What would you think about a patient asking a therapist at the outset of therapy to report to her at the start of each session how many client/patient hours you have scheduled for that week? That would give her real insight into what’s going on in the therapist’s practice, and would help determine how important it is for the therapist for her to keep coming back. Would you personally be willing to provide that kind of information?
To me, this seems far more important to know than any therapist personal life information that would arouse normal patient curiosity.
Cynthia, thanks for writing. You rightly note that financial concerns are an inescapable part of the therapy relationship. But I would no more agree to report my weekly patient schedule, and thus my weekly income, than any other hired professional would. Your plumber and electrician won’t supply this information, nor will your lawyer, music teacher, or physician. And yet in all these cases the information might help you “determine how important it is” to them to have you keep coming back. The missing factor here is trust. Not blind, gullible trust, but trust based on evidence and one’s personal experience. If you feel your therapist is just filling an hour and taking your money, no weekly report will quell this concern. If you trust that your therapist has your best interests in mind, the weekly report would make no difference.
See also my reply to the comment below.
My therapist can be a too much of a blank slate. He allows me to ask a certain amount of questions regarding his personal life. Very basic stuff. I do get very curious about him though as with every therapist, because I wonder if they really get it. If they really do understand what I am going through on a personal level. Not just on an analytical level. I feel like my therapist has no personality sometimes. It’s extremely frustrating. it would be helpful to see an honest reaction once in a while. He seems nervous sometimes lol. He is too into patient centered therapy. He definitely goes by the old adage ” I want to help you help yourself” Sometimes i need to be told what to do, and sometimes I need to know what he thinks is important in terms of treatment. It’s annoying when I really need his opinion, and he asks “what do you think?”. Do you think transference could fail to happen, because a therapist doesn’t want it to?

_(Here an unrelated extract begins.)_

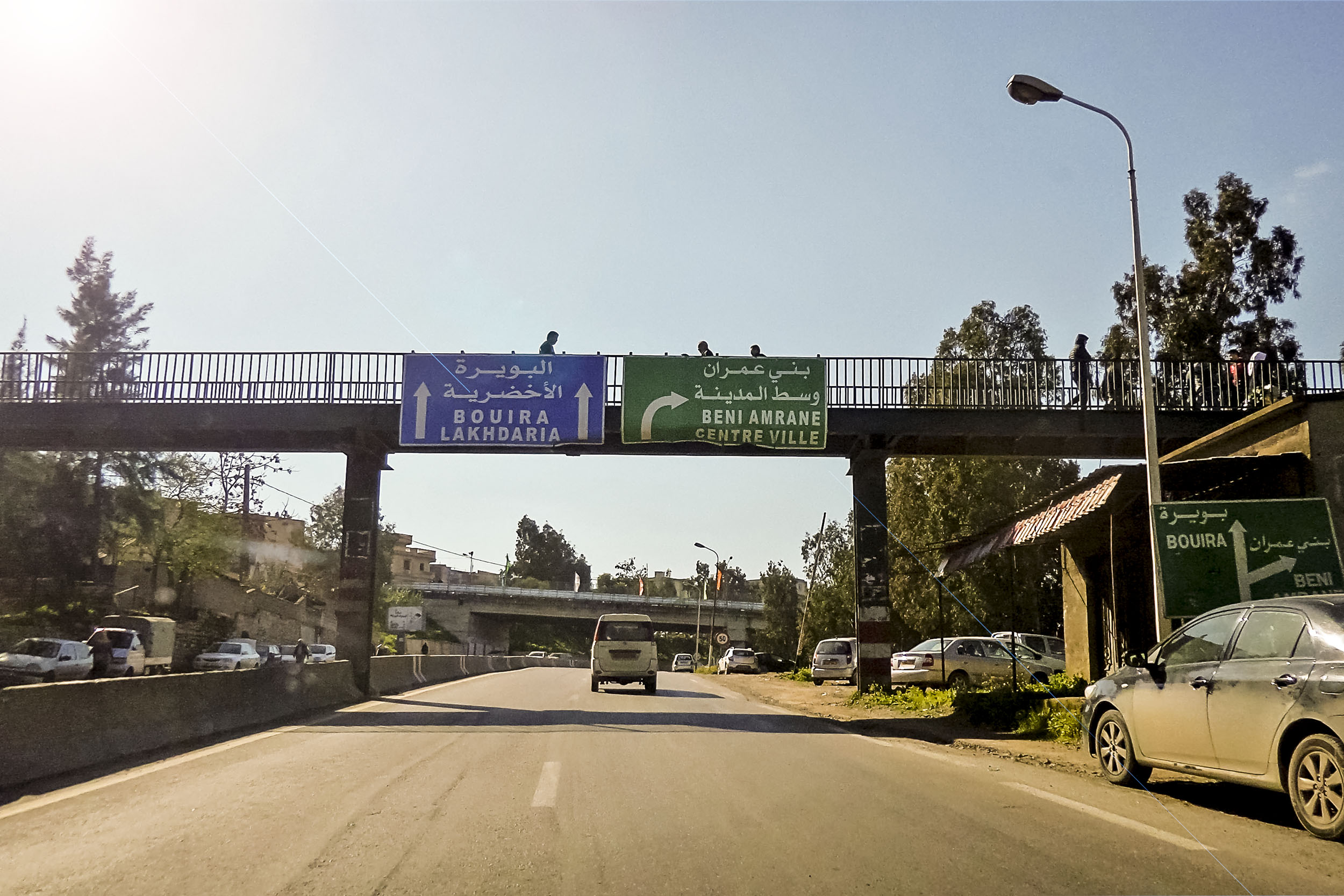 Beni Amrane بني عمران

Thanks for commenting. See my post on therapist self-disclosure. Therapists are entitled to some privacy. Your accountant asks your income, but you do not ask his or hers. Your primary care doctor asks you to take off your clothes, but you can’t ask the same of him or her. Likewise, your therapist asks about your personal thoughts, feelings, and fantasies, and yet is not open to sharing his or her own. Your curiosity is perfectly natural, but the relationship is inherently asymmetrical. Part of a therapist’s professional judgment is deciding when, and in what fashion, to satisfy a patient’s curiosity. (Or to tell a patient what to do, even if she asks.) Part of a patient’s “job” in dynamic therapy is to tolerate some anxiety and frustration in the service of learning more about oneself.
I totally understand that. They are entitled to a lot of privacy. I am not asking for his life story, nor would I ever do that. I am fine with the amount of personal questions he has allowed me to ask. I know he doesn’t have to do that. I keep my curiosity to myself. It’s not like a burning need to know. Just a natural curiosity like you said. Just a simple wondering what he is really thinking? Does he really get it? Sometimes therapists seem to be reading a script. that is when I start to wonder.
I know you are exactly right about the patient tolerating anxiety, and the therapist using his judgement. What if you really feel his judgement is wrong, and the anxiety is really becoming too much? Is it reasonable to tell a therapist that, and emphasize your need for an answer relating to treatment or a particular struggle I am having? I don’t expect him to indulge my every curiosity or alleviate my anxiety by just telling me what to do.